◆ Exercise directions
Every line below from the one with "organism: Arabidopsis thaliana" through the one with "sample: Cilia; centrioles" is to be repeated exactly, with no picture among them.

Data entries:
=== Section Start ===

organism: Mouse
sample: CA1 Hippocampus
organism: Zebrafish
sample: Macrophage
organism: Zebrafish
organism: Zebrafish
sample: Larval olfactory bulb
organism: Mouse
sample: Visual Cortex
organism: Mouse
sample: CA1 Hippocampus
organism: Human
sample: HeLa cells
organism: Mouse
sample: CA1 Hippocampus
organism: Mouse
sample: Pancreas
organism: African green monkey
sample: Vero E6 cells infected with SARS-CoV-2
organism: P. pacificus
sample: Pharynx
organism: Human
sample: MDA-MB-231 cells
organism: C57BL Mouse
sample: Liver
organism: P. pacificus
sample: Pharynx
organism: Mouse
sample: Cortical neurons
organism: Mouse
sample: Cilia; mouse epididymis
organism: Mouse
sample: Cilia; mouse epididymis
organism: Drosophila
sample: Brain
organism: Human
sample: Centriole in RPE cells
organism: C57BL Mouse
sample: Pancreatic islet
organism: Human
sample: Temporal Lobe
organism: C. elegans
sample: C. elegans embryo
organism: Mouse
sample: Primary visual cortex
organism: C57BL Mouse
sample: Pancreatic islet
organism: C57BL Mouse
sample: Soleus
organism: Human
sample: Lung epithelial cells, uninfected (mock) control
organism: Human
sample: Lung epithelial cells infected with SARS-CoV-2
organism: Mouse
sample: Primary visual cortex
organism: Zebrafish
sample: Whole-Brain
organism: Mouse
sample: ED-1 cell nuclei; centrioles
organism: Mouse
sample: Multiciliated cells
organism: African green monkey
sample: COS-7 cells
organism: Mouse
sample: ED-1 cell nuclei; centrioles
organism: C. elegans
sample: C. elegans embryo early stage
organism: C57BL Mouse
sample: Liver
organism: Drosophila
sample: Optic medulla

=== Section End ===
=== Section Start ===

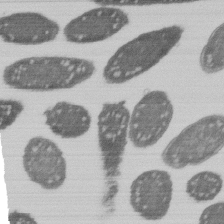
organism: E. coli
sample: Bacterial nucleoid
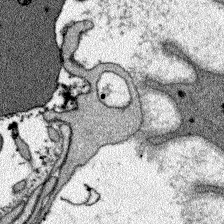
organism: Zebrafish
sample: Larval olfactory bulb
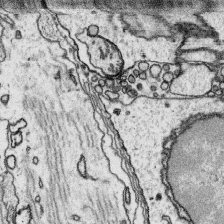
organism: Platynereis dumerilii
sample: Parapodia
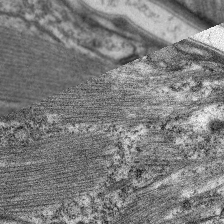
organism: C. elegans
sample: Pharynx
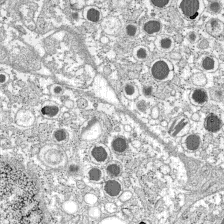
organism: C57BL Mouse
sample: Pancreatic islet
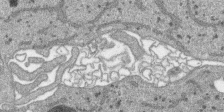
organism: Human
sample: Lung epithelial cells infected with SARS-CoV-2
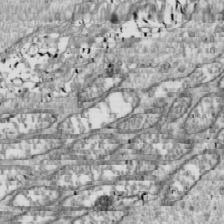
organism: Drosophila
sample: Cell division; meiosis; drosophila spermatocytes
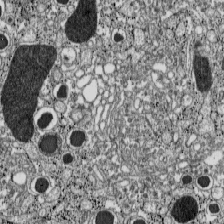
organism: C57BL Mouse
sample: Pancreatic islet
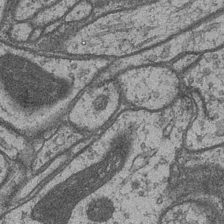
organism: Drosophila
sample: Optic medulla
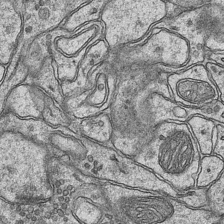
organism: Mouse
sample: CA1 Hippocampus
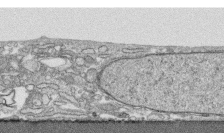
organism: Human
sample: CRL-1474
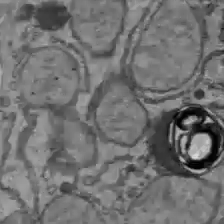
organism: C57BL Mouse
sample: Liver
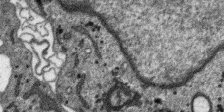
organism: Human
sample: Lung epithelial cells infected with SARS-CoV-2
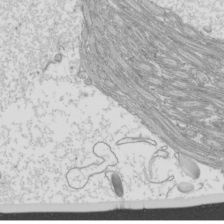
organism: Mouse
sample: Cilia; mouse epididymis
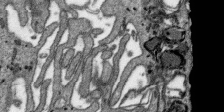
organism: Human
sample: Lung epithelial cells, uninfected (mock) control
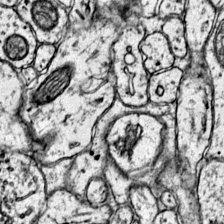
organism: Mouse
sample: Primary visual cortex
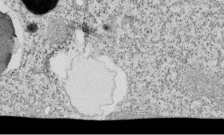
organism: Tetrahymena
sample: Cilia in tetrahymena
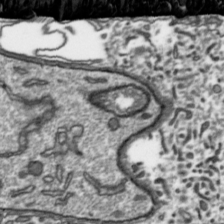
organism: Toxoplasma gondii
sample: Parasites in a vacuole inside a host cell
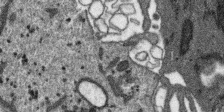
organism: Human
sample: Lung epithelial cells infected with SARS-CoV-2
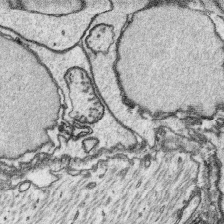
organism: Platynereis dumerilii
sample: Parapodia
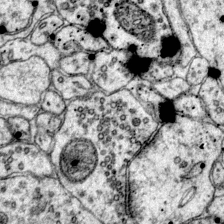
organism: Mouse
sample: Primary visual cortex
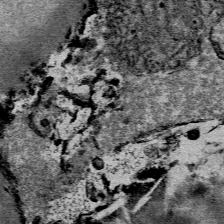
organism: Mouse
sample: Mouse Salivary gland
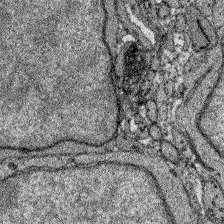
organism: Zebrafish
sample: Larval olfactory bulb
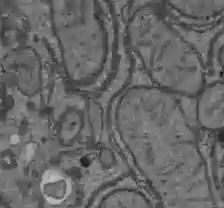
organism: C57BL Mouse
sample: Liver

=== Section End ===
=== Section Start ===

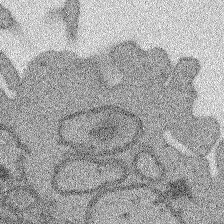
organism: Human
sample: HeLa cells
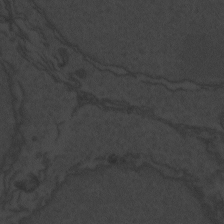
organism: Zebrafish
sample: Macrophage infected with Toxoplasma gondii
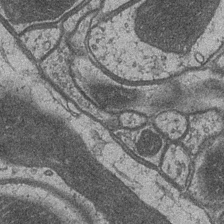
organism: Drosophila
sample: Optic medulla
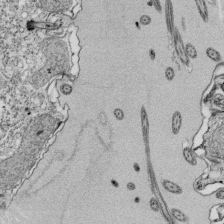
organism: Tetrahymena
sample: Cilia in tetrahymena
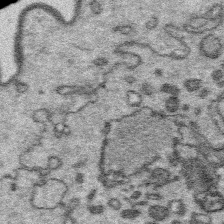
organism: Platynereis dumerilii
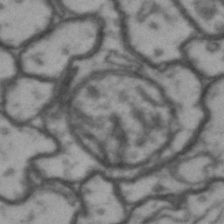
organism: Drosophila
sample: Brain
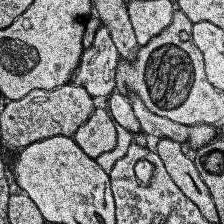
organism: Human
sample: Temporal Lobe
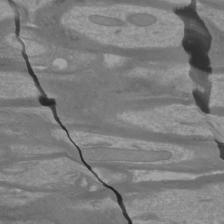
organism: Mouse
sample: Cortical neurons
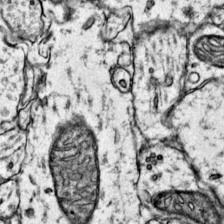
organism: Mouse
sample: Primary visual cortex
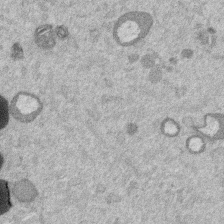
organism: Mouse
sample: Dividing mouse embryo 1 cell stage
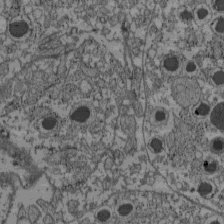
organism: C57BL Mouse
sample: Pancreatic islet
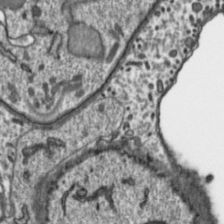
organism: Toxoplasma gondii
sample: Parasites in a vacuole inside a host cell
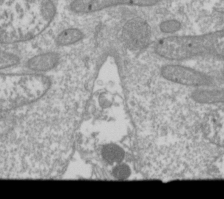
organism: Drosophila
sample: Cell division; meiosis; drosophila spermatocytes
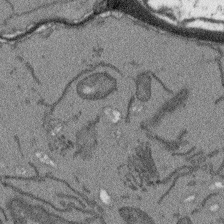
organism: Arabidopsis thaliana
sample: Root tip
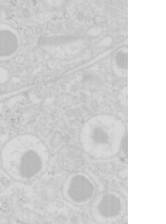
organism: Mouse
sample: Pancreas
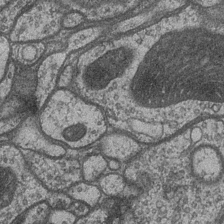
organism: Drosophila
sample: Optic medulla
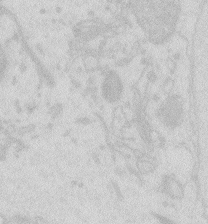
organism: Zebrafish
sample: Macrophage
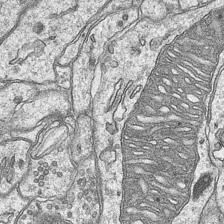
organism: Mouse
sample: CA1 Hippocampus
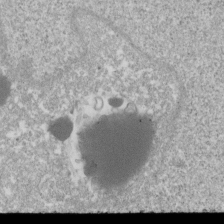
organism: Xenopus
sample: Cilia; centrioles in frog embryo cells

=== Section End ===

◆ Exercise response
organism: Arabidopsis thaliana
sample: Root tip
organism: Mouse
sample: Pancreas
organism: Drosophila
sample: Optic medulla
organism: Zebrafish
sample: Macrophage
organism: Mouse
sample: CA1 Hippocampus
organism: Xenopus
sample: Cilia; centrioles in frog embryo cells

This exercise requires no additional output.